God, she hated surgeons.
6
After the day from hell, enduring Dr. Britler’s motor-mouth during Eugene’s surgery—which had gone long—as well as the sour stares from everyone in the hospital, Veda was exhausted. She sighed deeply as she stepped into the foyer of Gage’s mansion, readying herself for round two. She’d barely survived the silent boxing match between her and her colleagues. Part of her wasn’t sure she could endure another round with her boyfriend.
Unlike her co-workers, Gage knew her well enough to throw the kind of blows that would really count. The right hook that would send her stumbling backward. The uppercut that would have her collapsing against the ropes. The sucker punch that would bring her to her knees. He knew her so well he could easily knock her out with one well-timed hit.
So when she stepped into the foyer and was met with a line of candles and rose petals, set up in the shape of a mountain trail, leading down the foyer steps and around the corner, a gasp raced up her throat. The work bag on her shoulder fell to the floor. Tears burned her eyes.
“Oh, baby.” She clapped a hand over her lips, which were slowly turning down at the corners as emotion took over her body.
He wasn’t planning on throwing a sucker punch at all. The cage match she’d been readying herself for during the entire drive home was not going to happen. And she knew right then, before even taking the first step down, that she’d already forgiven him. It didn’t even matter what he had to say once she made it to the place where that glimmering path ended.
She loved him, and not only had she already forgiven him, but she was sorry too. She followed the path down the steps, through the grand foyer, and around the corner, all while preparing her apology.
Her apology.
Her least favorite thing to
do in the world.
She was truly apologetic. Truly sorry… because it was more clear than ever that Gage was not her number ten.
Her number ten would never be so thoughtful as to build a rose and candle path that led to the open doors of his backyard, around the infinity pool outside, and straight to the house deck that disappeared over the edge of the cliff. Her number ten would never have the capacity to care so much.
Could he?
The answer wasn’t just no, but hell no.
Veda sucked in a deep breath, her tear-filled eyes rising to the starry night sky outside. She followed the candlelit path around the sparkling turquoise pool. She drank in the vast ocean in the distance. Flashes of white light sparkled on its black surface, courtesy of the plump moon sitting high in the sky. Black rocks, some taller than others, soared out of the vast waters for miles around.
The trail led her all the way to the edge of the jagged black cliff that Gage’s mansion sat on top of. She took hold of the white railing that awaited her at the edge, where the candle path ended.
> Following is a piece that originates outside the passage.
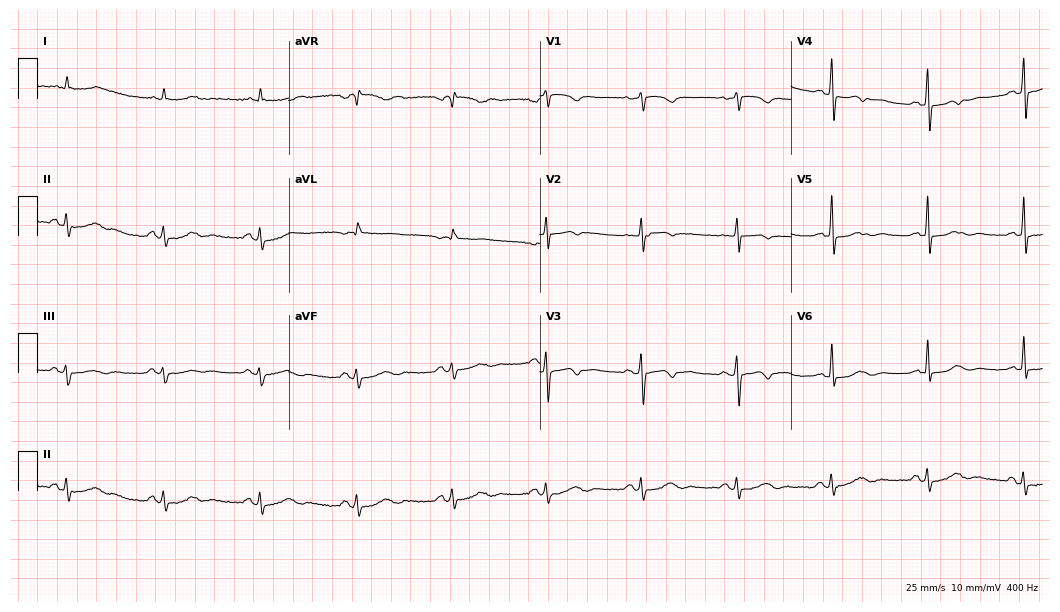
12-lead ECG from a woman, 62 years old. Screened for six findings — first-degree AV block, right bundle branch block (RBBB), left bundle branch block (LBBB), sinus bradycardia, atrial fibrillation (AF), sinus tachycardia — none is recorded. Other findings, if any, are not listed.

An expansive house deck had been built on the edge of the massive bluff, with a white staircase that descended the rocks, stopping at three different levels. The first level, the smallest of the three, housed a fire pit surrounded by a square gray couch that was littered with an array of colorful pillows. The fire pit had been activated and the flame lapped high, billowing white smoke that fluttered against the starry sky. The level below that was a little larger, dotted with lounge chairs and a tall white gazebo lined with sheer white curtains. They blew in the evening breeze. A dining table sat underneath it, fully set with all the trimmings, tall white candles flickering in the middle. On the final level, hundreds of feet down, was a sunken Jacuzzi. The small staircase at the end of that level led straight to the black sands of the beach, so close to the water that the white bubbles of the waves flirted with the bottom step.
Across those crashing waves, and the black sands of the beach, at the top of another rocky black cliff, the only cliff on the island where waterfalls gushed, sat the Blackwater family’s white stone mansion. Veda’s eyes pursued the stone columns on the second-story balcony, but she lowered them before her mind took her somewhere she didn’t want to be.